─── Data listing ───

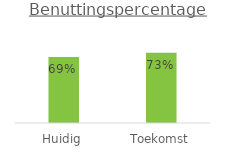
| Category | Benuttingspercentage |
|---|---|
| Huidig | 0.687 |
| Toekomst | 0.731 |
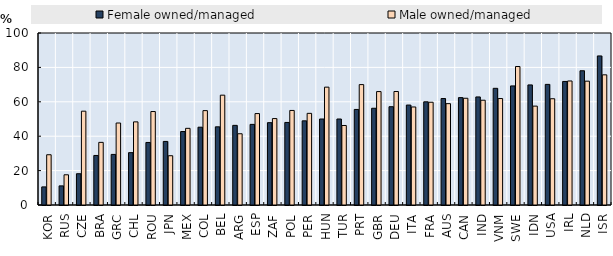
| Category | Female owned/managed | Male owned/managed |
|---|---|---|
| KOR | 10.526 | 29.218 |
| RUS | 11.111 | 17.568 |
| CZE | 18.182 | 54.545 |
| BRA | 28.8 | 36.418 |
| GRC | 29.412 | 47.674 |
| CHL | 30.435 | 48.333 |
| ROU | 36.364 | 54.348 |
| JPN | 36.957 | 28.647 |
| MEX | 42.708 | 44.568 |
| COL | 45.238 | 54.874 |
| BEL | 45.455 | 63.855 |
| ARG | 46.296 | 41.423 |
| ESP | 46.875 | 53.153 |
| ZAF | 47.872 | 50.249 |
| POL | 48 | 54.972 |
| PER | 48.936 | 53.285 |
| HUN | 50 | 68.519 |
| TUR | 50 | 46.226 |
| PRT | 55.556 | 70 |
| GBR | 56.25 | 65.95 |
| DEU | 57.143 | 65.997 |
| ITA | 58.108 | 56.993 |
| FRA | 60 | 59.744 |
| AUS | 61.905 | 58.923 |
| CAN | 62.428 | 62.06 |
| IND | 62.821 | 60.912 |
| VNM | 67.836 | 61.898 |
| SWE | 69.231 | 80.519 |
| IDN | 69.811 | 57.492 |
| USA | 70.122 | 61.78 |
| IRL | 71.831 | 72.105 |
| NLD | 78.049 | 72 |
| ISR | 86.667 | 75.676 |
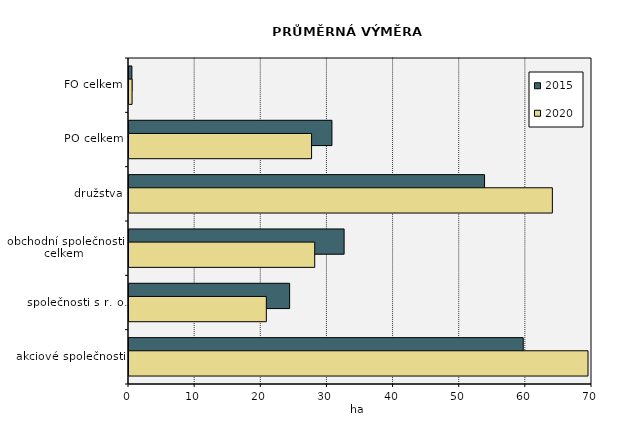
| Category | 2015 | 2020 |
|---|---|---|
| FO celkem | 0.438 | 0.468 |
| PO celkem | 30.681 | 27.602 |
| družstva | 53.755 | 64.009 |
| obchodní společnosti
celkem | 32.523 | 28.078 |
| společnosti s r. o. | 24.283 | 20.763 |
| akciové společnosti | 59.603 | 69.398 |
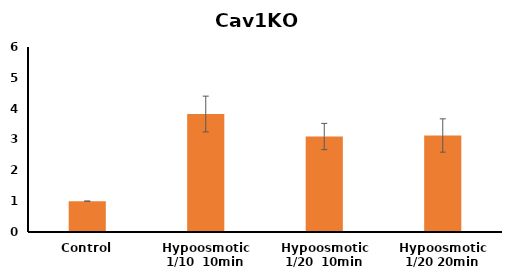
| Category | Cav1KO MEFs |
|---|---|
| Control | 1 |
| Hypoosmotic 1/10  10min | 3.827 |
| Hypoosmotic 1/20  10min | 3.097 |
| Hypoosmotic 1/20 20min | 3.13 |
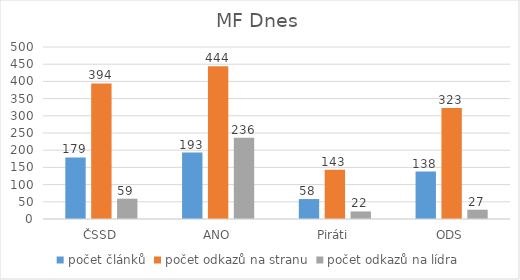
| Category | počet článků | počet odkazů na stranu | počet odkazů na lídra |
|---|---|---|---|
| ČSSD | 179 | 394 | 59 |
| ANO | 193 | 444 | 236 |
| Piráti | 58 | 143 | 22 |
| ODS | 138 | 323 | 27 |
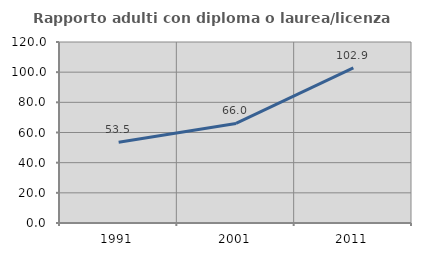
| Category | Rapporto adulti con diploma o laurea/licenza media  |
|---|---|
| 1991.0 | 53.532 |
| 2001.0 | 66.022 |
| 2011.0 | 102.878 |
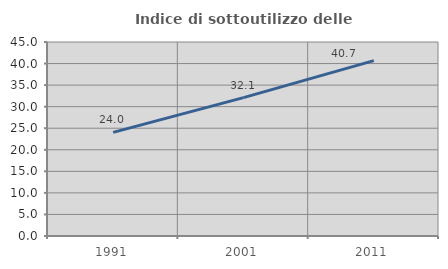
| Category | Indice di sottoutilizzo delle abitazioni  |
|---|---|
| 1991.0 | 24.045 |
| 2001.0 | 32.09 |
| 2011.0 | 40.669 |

───

The task:
Using the listing above, reproduce word for word every line from the one containing "Toekomst | 0.731 |" through the one containing "55.556 | 70 |". Pictures must be left out.

Worked solution:
| Toekomst | 0.731 |
| Category | Female owned/managed | Male owned/managed |
|---|---|---|
| KOR | 10.526 | 29.218 |
| RUS | 11.111 | 17.568 |
| CZE | 18.182 | 54.545 |
| BRA | 28.8 | 36.418 |
| GRC | 29.412 | 47.674 |
| CHL | 30.435 | 48.333 |
| ROU | 36.364 | 54.348 |
| JPN | 36.957 | 28.647 |
| MEX | 42.708 | 44.568 |
| COL | 45.238 | 54.874 |
| BEL | 45.455 | 63.855 |
| ARG | 46.296 | 41.423 |
| ESP | 46.875 | 53.153 |
| ZAF | 47.872 | 50.249 |
| POL | 48 | 54.972 |
| PER | 48.936 | 53.285 |
| HUN | 50 | 68.519 |
| TUR | 50 | 46.226 |
| PRT | 55.556 | 70 |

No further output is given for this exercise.